The bearings are the traditional (or out-dated depending on how you look at it) cup and cone type. They were not very smooth. Holding the lock nuts as you spin the wheel you can feel the roughness through your fingers. Nothing that a few minutes with the cones spanners would not sort out but then that’s not what you expect with brand new wheels. I fitted a pair of fresh Specialised Armadillos for the test and they went on easily enough. Then I put the wheels on my bike. Or tried to. The front went on no problem but the back one puzzled me. The nuts are those type that are not threaded their entire width and, though I have used 3 different back wheels on my bike with no problem, this time the drive side nut would not go on. There was not enough thread to tighten it up. I was beginning to have some doubts about the BREVs. Putting a spare nut on solved the problem. Not a rare, unusual, hard to find nut, just a bog-standard one.
These wheels are not light. They are hefty. BREV’s publicity suggests that these 36 spoke deep rims are designed to take a beating, to be ridden ‘hard’ (whatever that means. Perhaps it’s a useful excuse if you’re unable to ride well enough to avoid hitting potholes or frequently become so afraid of the traffic you need to hop up on to the pavement). These are tough wheels built to stay true. Which would be more convincing if they were true in the first place but they were not. Riding fixed with just a front brake it took about 200 metres to discover just how badly they were out of whack. Every time you feathered the brake the lever would throb under your fingers as the blocks made and then lost contact with the rim. When it came to stopping the bike juddered horribly. Nothing that a few minutes with a spoke key couldn’t sort out but….

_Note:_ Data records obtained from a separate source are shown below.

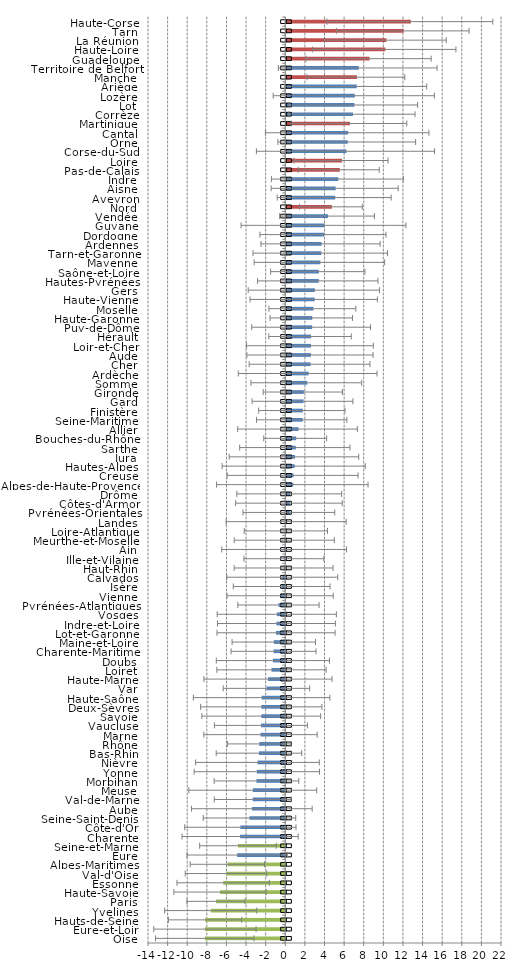
| Category | Series 0 | IC nation1 | IC natio 2 |
|---|---|---|---|
| Oise | -8.21 | 0.522 | -0.522 |
| Eure-et-Loir | -8.196 | 0.522 | -0.522 |
| Hauts-de-Seine | -8.182 | 0.522 | -0.522 |
| Yvelines | -7.607 | 0.522 | -0.522 |
| Paris | -7.066 | 0.522 | -0.522 |
| Haute-Savoie | -6.656 | 0.522 | -0.522 |
| Essonne | -6.333 | 0.522 | -0.522 |
| Val-d'Oise | -6.047 | 0.522 | -0.522 |
| Alpes-Maritimes | -5.906 | 0.522 | -0.522 |
| Eure | -4.911 | 0.522 | -0.522 |
| Seine-et-Marne | -4.826 | 0.522 | -0.522 |
| Charente | -4.608 | 0.522 | -0.522 |
| Côte-d'Or | -4.58 | 0.522 | -0.522 |
| Seine-Saint-Denis | -3.649 | 0.522 | -0.522 |
| Aube | -3.409 | 0.522 | -0.522 |
| Val-de-Marne | -3.321 | 0.522 | -0.522 |
| Meuse | -3.314 | 0.522 | -0.522 |
| Morbihan | -2.941 | 0.522 | -0.522 |
| Yonne | -2.904 | 0.522 | -0.522 |
| Nièvre | -2.836 | 0.522 | -0.522 |
| Bas-Rhin | -2.683 | 0.522 | -0.522 |
| Rhône | -2.659 | 0.522 | -0.522 |
| Marne | -2.529 | 0.522 | -0.522 |
| Vaucluse | -2.485 | 0.522 | -0.522 |
| Savoie | -2.45 | 0.522 | -0.522 |
| Deux-Sèvres | -2.447 | 0.522 | -0.522 |
| Haute-Saône | -2.414 | 0.522 | -0.522 |
| Var | -1.919 | 0.522 | -0.522 |
| Haute-Marne | -1.765 | 0.522 | -0.522 |
| Loiret | -1.404 | 0.522 | -0.522 |
| Doubs | -1.265 | 0.522 | -0.522 |
| Charente-Maritime | -1.2 | 0.522 | -0.522 |
| Maine-et-Loire | -1.172 | 0.522 | -0.522 |
| Lot-et-Garonne | -0.942 | 0.522 | -0.522 |
| Indre-et-Loire | -0.904 | 0.522 | -0.522 |
| Vosges | -0.867 | 0.522 | -0.522 |
| Pyrénées-Atlantiques | -0.696 | 0.522 | -0.522 |
| Vienne | -0.526 | 0.522 | -0.522 |
| Isère | -0.368 | 0.522 | -0.522 |
| Calvados | -0.303 | 0.522 | -0.522 |
| Haut-Rhin | -0.173 | 0.522 | -0.522 |
| Ille-et-Vilaine | -0.14 | 0.522 | -0.522 |
| Ain | -0.12 | 0.522 | -0.522 |
| Meurthe-et-Moselle | -0.102 | 0.522 | -0.522 |
| Loire-Atlantique | 0.058 | 0.522 | -0.522 |
| Landes | 0.089 | 0.522 | -0.522 |
| Pyrénées-Orientales | 0.364 | 0.522 | -0.522 |
| Côtes-d'Armor | 0.371 | 0.522 | -0.522 |
| Drôme | 0.404 | 0.522 | -0.522 |
| Alpes-de-Haute-Provence | 0.716 | 0.522 | -0.522 |
| Creuse | 0.751 | 0.522 | -0.522 |
| Hautes-Alpes | 0.858 | 0.522 | -0.522 |
| Jura | 0.888 | 0.522 | -0.522 |
| Sarthe | 0.974 | 0.522 | -0.522 |
| Bouches-du-Rhône | 1.013 | 0.522 | -0.522 |
| Allier | 1.251 | 0.522 | -0.522 |
| Seine-Maritime | 1.673 | 0.522 | -0.522 |
| Finistère | 1.689 | 0.522 | -0.522 |
| Gard | 1.756 | 0.522 | -0.522 |
| Gironde | 1.791 | 0.522 | -0.522 |
| Somme | 2.145 | 0.522 | -0.522 |
| Ardèche | 2.281 | 0.522 | -0.522 |
| Cher | 2.475 | 0.522 | -0.522 |
| Aude | 2.513 | 0.522 | -0.522 |
| Loir-et-Cher | 2.515 | 0.522 | -0.522 |
| Hérault | 2.526 | 0.522 | -0.522 |
| Puy-de-Dôme | 2.64 | 0.522 | -0.522 |
| Haute-Garonne | 2.649 | 0.522 | -0.522 |
| Moselle | 2.765 | 0.522 | -0.522 |
| Haute-Vienne | 2.899 | 0.522 | -0.522 |
| Gers | 2.915 | 0.522 | -0.522 |
| Hautes-Pyrénées | 3.313 | 0.522 | -0.522 |
| Saône-et-Loire | 3.317 | 0.522 | -0.522 |
| Mayenne | 3.479 | 0.522 | -0.522 |
| Tarn-et-Garonne | 3.566 | 0.522 | -0.522 |
| Ardennes | 3.595 | 0.522 | -0.522 |
| Dordogne | 3.844 | 0.522 | -0.522 |
| Guyane | 3.897 | 0.522 | -0.522 |
| Vendée | 4.261 | 0.522 | -0.522 |
| Nord | 4.647 | 0.522 | -0.522 |
| Aveyron | 4.987 | 0.522 | -0.522 |
| Aisne | 5.036 | 0.522 | -0.522 |
| Indre | 5.316 | 0.522 | -0.522 |
| Pas-de-Calais | 5.455 | 0.522 | -0.522 |
| Loire | 5.684 | 0.522 | -0.522 |
| Corse-du-Sud | 6.141 | 0.522 | -0.522 |
| Orne | 6.27 | 0.522 | -0.522 |
| Cantal | 6.311 | 0.522 | -0.522 |
| Martinique | 6.495 | 0.522 | -0.522 |
| Corrèze | 6.802 | 0.522 | -0.522 |
| Lot | 6.95 | 0.522 | -0.522 |
| Lozère | 6.988 | 0.522 | -0.522 |
| Ariège | 7.182 | 0.522 | -0.522 |
| Manche | 7.202 | 0.522 | -0.522 |
| Territoire de Belfort | 7.388 | 0.522 | -0.522 |
| Guadeloupe | 8.496 | 0.522 | -0.522 |
| Haute-Loire | 10.099 | 0.522 | -0.522 |
| La Réunion | 10.21 | 0.522 | -0.522 |
| Tarn | 11.977 | 0.522 | -0.522 |
| Haute-Corse | 12.705 | 0.522 | -0.522 |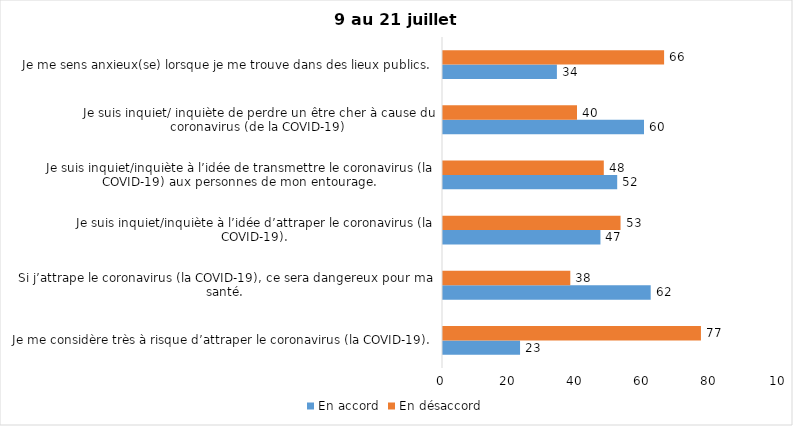
| Category | En accord | En désaccord |
|---|---|---|
| Je me considère très à risque d’attraper le coronavirus (la COVID-19). | 23 | 77 |
| Si j’attrape le coronavirus (la COVID-19), ce sera dangereux pour ma santé. | 62 | 38 |
| Je suis inquiet/inquiète à l’idée d’attraper le coronavirus (la COVID-19). | 47 | 53 |
| Je suis inquiet/inquiète à l’idée de transmettre le coronavirus (la COVID-19) aux personnes de mon entourage. | 52 | 48 |
| Je suis inquiet/ inquiète de perdre un être cher à cause du coronavirus (de la COVID-19) | 60 | 40 |
| Je me sens anxieux(se) lorsque je me trouve dans des lieux publics. | 34 | 66 |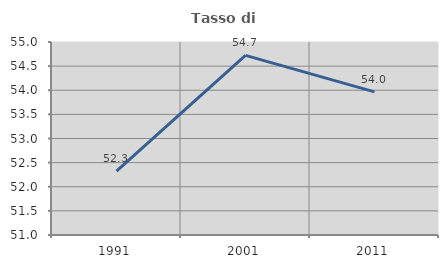
| Category | Tasso di occupazione   |
|---|---|
| 1991.0 | 52.325 |
| 2001.0 | 54.722 |
| 2011.0 | 53.967 |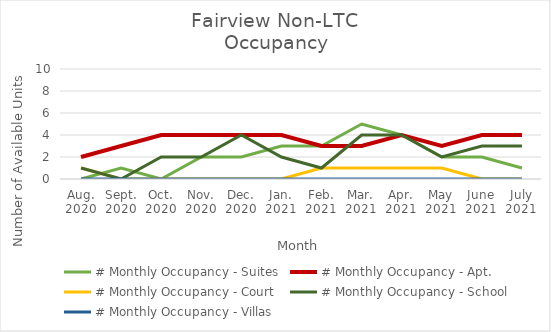
| Category | # Monthly Occupancy - Suites | # Monthly Occupancy - Apt. | # Monthly Occupancy - Court | # Monthly Occupancy - School | # Monthly Occupancy - Villas |
|---|---|---|---|---|---|
| Aug.
2020 | 0 | 2 | 1 | 1 | 0 |
| Sept.
2020 | 1 | 3 | 0 | 0 | 0 |
| Oct.
2020 | 0 | 4 | 0 | 2 | 0 |
| Nov.
2020 | 2 | 4 | 0 | 2 | 0 |
| Dec.
2020 | 2 | 4 | 0 | 4 | 0 |
| Jan.
2021 | 3 | 4 | 0 | 2 | 0 |
| Feb.
2021 | 3 | 3 | 1 | 1 | 0 |
| Mar.
2021 | 5 | 3 | 1 | 4 | 0 |
| Apr.
2021 | 4 | 4 | 1 | 4 | 0 |
| May
2021 | 2 | 3 | 1 | 2 | 0 |
| June
2021 | 2 | 4 | 0 | 3 | 0 |
| July
2021 | 1 | 4 | 0 | 3 | 0 |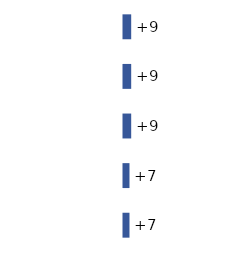
| Category | Series 0 |
|---|---|
| 0 | 9 |
| 1 | 9 |
| 2 | 9 |
| 3 | 7 |
| 4 | 7 |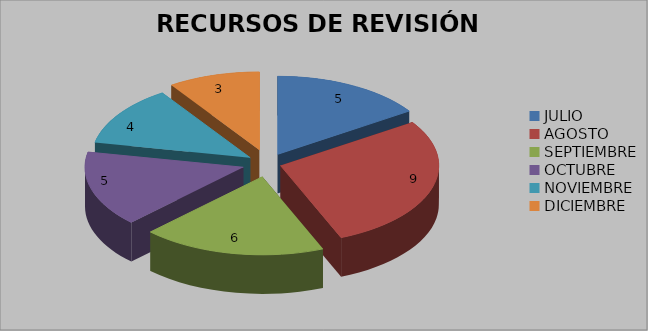
| Category | RECURSOS DE REVISIÓN |
|---|---|
| JULIO | 5 |
| AGOSTO | 9 |
| SEPTIEMBRE | 6 |
| OCTUBRE | 5 |
| NOVIEMBRE | 4 |
| DICIEMBRE | 3 |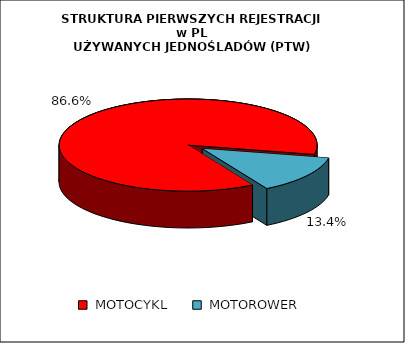
| Category | RAZEM |
|---|---|
|  MOTOCYKL  | 0.866 |
|  MOTOROWER  | 0.134 |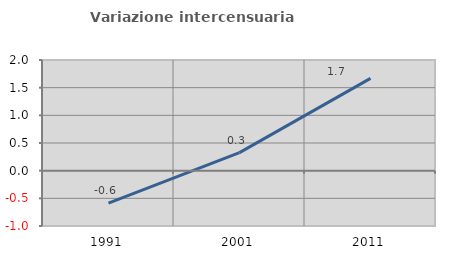
| Category | Variazione intercensuaria annua |
|---|---|
| 1991.0 | -0.586 |
| 2001.0 | 0.327 |
| 2011.0 | 1.668 |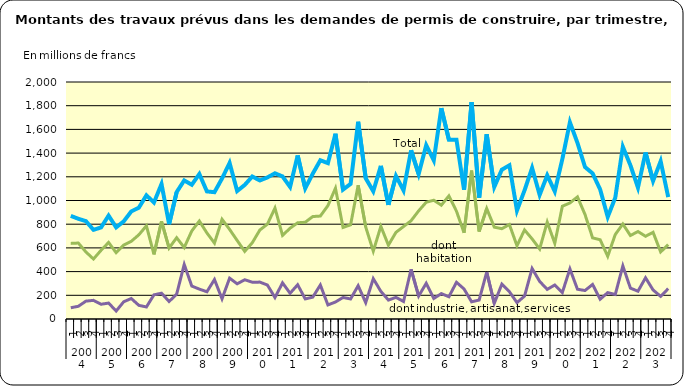
| Category | Series 1 | Series 2 | Series 3 |
|---|---|---|---|
| 0 | 870.242 | 638.031 | 95.061 |
| 1 | 845.656 | 640.955 | 107.34 |
| 2 | 825.743 | 565.77 | 150.775 |
| 3 | 752.519 | 506.261 | 157.418 |
| 4 | 772.617 | 579.57 | 124.318 |
| 5 | 872.366 | 645.941 | 134.593 |
| 6 | 773.108 | 559.38 | 67.48 |
| 7 | 823.981 | 623.879 | 145.563 |
| 8 | 907.879 | 655.638 | 172.873 |
| 9 | 939.543 | 710.541 | 115.256 |
| 10 | 1043.355 | 786.548 | 101.517 |
| 11 | 983.172 | 544.821 | 203.904 |
| 12 | 1139.55 | 823.637 | 217.726 |
| 13 | 800.652 | 598.716 | 147.707 |
| 14 | 1070.917 | 685.929 | 209.934 |
| 15 | 1169.397 | 603.176 | 460.364 |
| 16 | 1132.9 | 743.175 | 277.939 |
| 17 | 1223.557 | 826.96 | 252.245 |
| 18 | 1076.699 | 726.08 | 229.862 |
| 19 | 1070.102 | 640.651 | 333.224 |
| 20 | 1185.684 | 841.14 | 170.224 |
| 21 | 1317.119 | 756.055 | 344.642 |
| 22 | 1079.917 | 662.773 | 296.944 |
| 23 | 1131.164 | 570.731 | 331.21 |
| 24 | 1202.585 | 643.383 | 310.77 |
| 25 | 1169.048 | 750.936 | 311.246 |
| 26 | 1194.768 | 800.467 | 286.719 |
| 27 | 1229.594 | 936.046 | 181.05 |
| 28 | 1203.136 | 705.619 | 304.852 |
| 29 | 1114.431 | 766.27 | 217.028 |
| 30 | 1380.327 | 811.945 | 289.083 |
| 31 | 1102.628 | 816.388 | 169.409 |
| 32 | 1226.569 | 864.557 | 184.336 |
| 33 | 1339.612 | 868.792 | 287.11 |
| 34 | 1315.236 | 956.696 | 118.581 |
| 35 | 1563.818 | 1103.601 | 143.514 |
| 36 | 1092.791 | 772.583 | 181.546 |
| 37 | 1140.429 | 794.867 | 169.112 |
| 38 | 1664.444 | 1129.44 | 280.822 |
| 39 | 1187.642 | 776.111 | 138.121 |
| 40 | 1077.322 | 572.294 | 340.26 |
| 41 | 1292.517 | 782.083 | 233.437 |
| 42 | 963.196 | 623.135 | 159.817 |
| 43 | 1207.243 | 731.475 | 182.681 |
| 44 | 1084.98 | 780.289 | 147.776 |
| 45 | 1423.83 | 829.415 | 419.215 |
| 46 | 1223.037 | 912.764 | 193.608 |
| 47 | 1466.489 | 985.448 | 301.289 |
| 48 | 1338.84 | 1002.108 | 173.246 |
| 49 | 1779.304 | 960.665 | 214.401 |
| 50 | 1513.394 | 1038.921 | 187.701 |
| 51 | 1513.154 | 909.857 | 309.75 |
| 52 | 1090.614 | 728.037 | 253.556 |
| 53 | 1829.678 | 1251.708 | 145.028 |
| 54 | 1024.305 | 738.243 | 160.067 |
| 55 | 1558.733 | 932.105 | 395.807 |
| 56 | 1114.617 | 775.199 | 132.511 |
| 57 | 1260.064 | 762.058 | 293.754 |
| 58 | 1296.895 | 797.081 | 230.372 |
| 59 | 915.568 | 618.093 | 138.258 |
| 60 | 1085.697 | 751.46 | 193.097 |
| 61 | 1275.055 | 676.147 | 426.351 |
| 62 | 1047.458 | 591.22 | 317.374 |
| 63 | 1212.6 | 818.2 | 250.1 |
| 64 | 1076.8 | 638.7 | 286.9 |
| 65 | 1349.7 | 951.6 | 223.7 |
| 66 | 1660.2 | 979.2 | 422.8 |
| 67 | 1486 | 1030.5 | 251.2 |
| 68 | 1282.2 | 881.6 | 240.2 |
| 69 | 1228.7 | 684.6 | 291.7 |
| 70 | 1093.4 | 668.8 | 166.9 |
| 71 | 861.4 | 529.3 | 222.6 |
| 72 | 1024.1 | 713.3 | 207 |
| 73 | 1453.4 | 801.6 | 448 |
| 74 | 1297.2 | 704.5 | 260.5 |
| 75 | 1108.6 | 738.2 | 234.6 |
| 76 | 1405.2 | 698.2 | 347.8 |
| 77 | 1164.9 | 731.5 | 244.8 |
| 78 | 1331.4 | 566 | 191.2 |
| 79 | 1028.6 | 627.8 | 256.2 |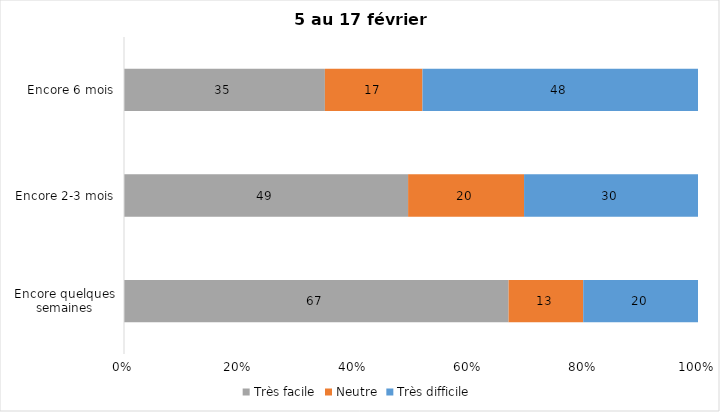
| Category | Très facile | Neutre | Très difficile |
|---|---|---|---|
| Encore quelques semaines | 67 | 13 | 20 |
| Encore 2-3 mois | 49 | 20 | 30 |
| Encore 6 mois | 35 | 17 | 48 |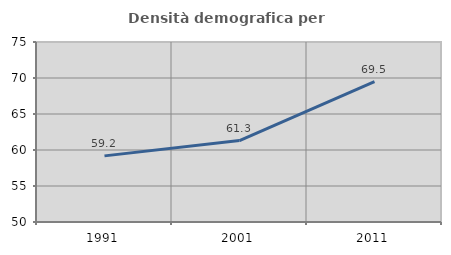
| Category | Densità demografica |
|---|---|
| 1991.0 | 59.184 |
| 2001.0 | 61.304 |
| 2011.0 | 69.502 |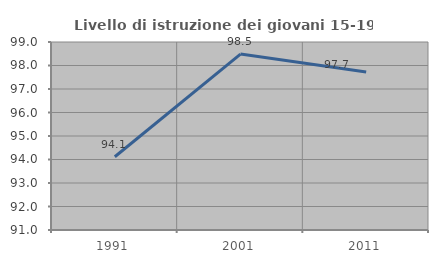
| Category | Livello di istruzione dei giovani 15-19 anni |
|---|---|
| 1991.0 | 94.118 |
| 2001.0 | 98.485 |
| 2011.0 | 97.727 |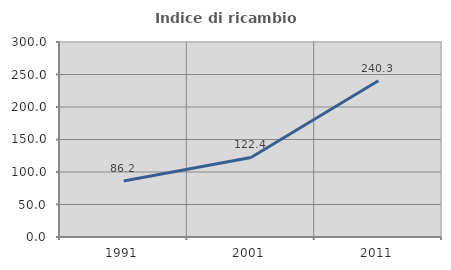
| Category | Indice di ricambio occupazionale  |
|---|---|
| 1991.0 | 86.224 |
| 2001.0 | 122.444 |
| 2011.0 | 240.295 |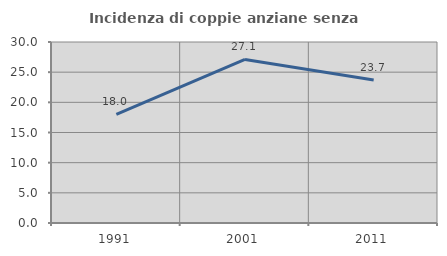
| Category | Incidenza di coppie anziane senza figli  |
|---|---|
| 1991.0 | 18.02 |
| 2001.0 | 27.105 |
| 2011.0 | 23.692 |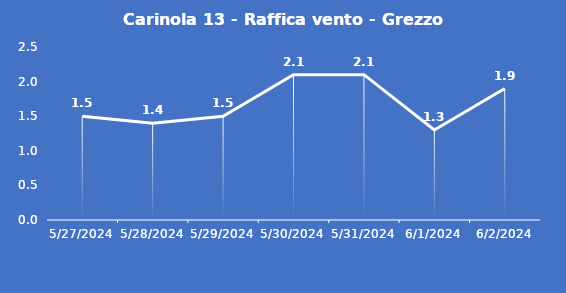
| Category | Carinola 13 - Raffica vento - Grezzo (m/s) |
|---|---|
| 5/27/24 | 1.5 |
| 5/28/24 | 1.4 |
| 5/29/24 | 1.5 |
| 5/30/24 | 2.1 |
| 5/31/24 | 2.1 |
| 6/1/24 | 1.3 |
| 6/2/24 | 1.9 |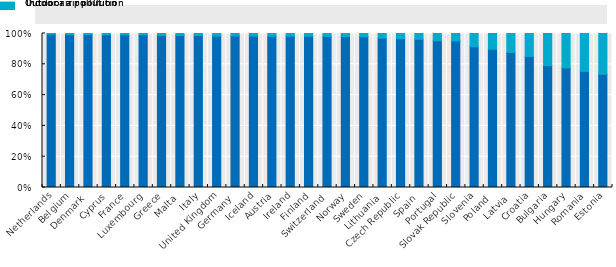
| Category | Outdoor air pollution | Indoor air pollution |
|---|---|---|
| Netherlands | 5943.02 | 30.819 |
| Belgium | 4418.728 | 27.478 |
| Denmark | 2049.153 | 12.749 |
| Cyprus | 449.27 | 3.653 |
| France | 17101.46 | 145.11 |
| Luxembourg | 144.593 | 1.351 |
| Greece | 6201.158 | 78.069 |
| Malta | 200.73 | 2.569 |
| Italy | 25895.676 | 347.418 |
| United Kingdom | 22294.087 | 348.126 |
| Germany | 36953.441 | 599.188 |
| Iceland | 48.627 | 0.81 |
| Austria | 3069.658 | 53.587 |
| Ireland | 999.084 | 17.476 |
| Finland | 1008.44 | 17.737 |
| Switzerland | 1973.951 | 37.583 |
| Norway | 967.339 | 19.61 |
| Sweden | 1917.784 | 42.469 |
| Lithuania | 1940.434 | 60.423 |
| Czech Republic | 5878.387 | 205.86 |
| Spain | 13418.318 | 521.804 |
| Portugal | 3536.904 | 175.107 |
| Slovak Republic | 2887.824 | 144.294 |
| Slovenia | 775.107 | 73.189 |
| Poland | 21176.015 | 2399.675 |
| Latvia | 1259.082 | 177.176 |
| Croatia | 2458.627 | 429.835 |
| Bulgaria | 5856.921 | 1541.406 |
| Hungary | 5588.208 | 1607.055 |
| Romania | 11014.727 | 3589.937 |
| Estonia | 319.994 | 115.264 |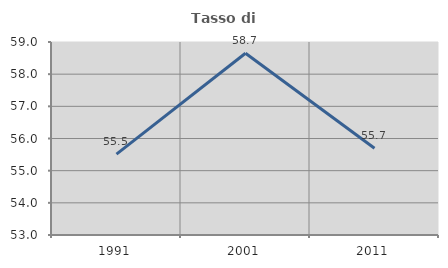
| Category | Tasso di occupazione   |
|---|---|
| 1991.0 | 55.515 |
| 2001.0 | 58.652 |
| 2011.0 | 55.696 |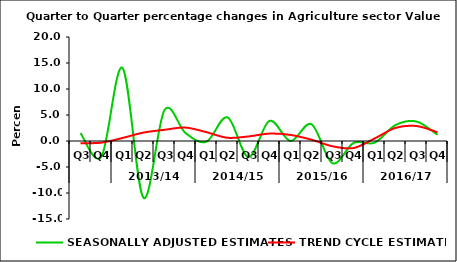
| Category | SEASONALLY ADJUSTED ESTIMATES | TREND CYCLE ESTIMATES |
|---|---|---|
| 0 | 1.521 | -0.428 |
| 1 | -2.963 | -0.314 |
| 2 | 14.048 | 0.578 |
| 3 | -10.932 | 1.622 |
| 4 | 5.947 | 2.153 |
| 5 | 1.539 | 2.579 |
| 6 | -0.131 | 1.695 |
| 7 | 4.55 | 0.619 |
| 8 | -3.077 | 0.877 |
| 9 | 3.866 | 1.422 |
| 10 | 0.004 | 1.173 |
| 11 | 3.222 | 0.252 |
| 12 | -4.279 | -1.009 |
| 13 | -0.382 | -1.351 |
| 14 | -0.329 | 0.47 |
| 15 | 3.058 | 2.522 |
| 16 | 3.744 | 2.882 |
| 17 | 1.202 | 1.68 |

The wheels attracted attention. From school children I was teaching, from adults whose bikes I serviced and even from my colleagues. Though to be fair my colleagues are all Cycle Trainers and their usual idea of bling is new bartape on a Trek hybrid. It’s pretty much impossible to avoid the words ‘hipster’ and ‘Shoreditch’ when talking about gold coloured, deep section rims on a fixed geared bike and it seems pretty obvious who these wheels are aimed at. If the target market all own cone spanners, spoke keys and spare track nuts they will be a big success.
The wheels did not get any less true after a few hundred miles of riding them and oddly the back wheel’s bearings got a little smoother. But they are slow to accelerate on; all that rotating mass coupled with the clunky innards made them a drag. I’ve done thousands of miles in London on Mavic Open Pros without them going out of true so my feeling is that the rim is less important than the build; a well built wheel will take anything you can reasonably throw at it and the BREVs were simply not well built.
I thought the gold colour looked ok. It suited my brown Langster, just about. And there are several other colours available. The braking surface is painted though and the paint wore off in less than 10 wet miles one morning which didn’t do a lot for their appearance and their appearance was, by and large, the only thing about them that I had liked.
Possibly I was unlucky to get a pair that had less than smooth bearings, odd nuts and were out of true. But getting a pair that are at least acceptable should not be down to luck.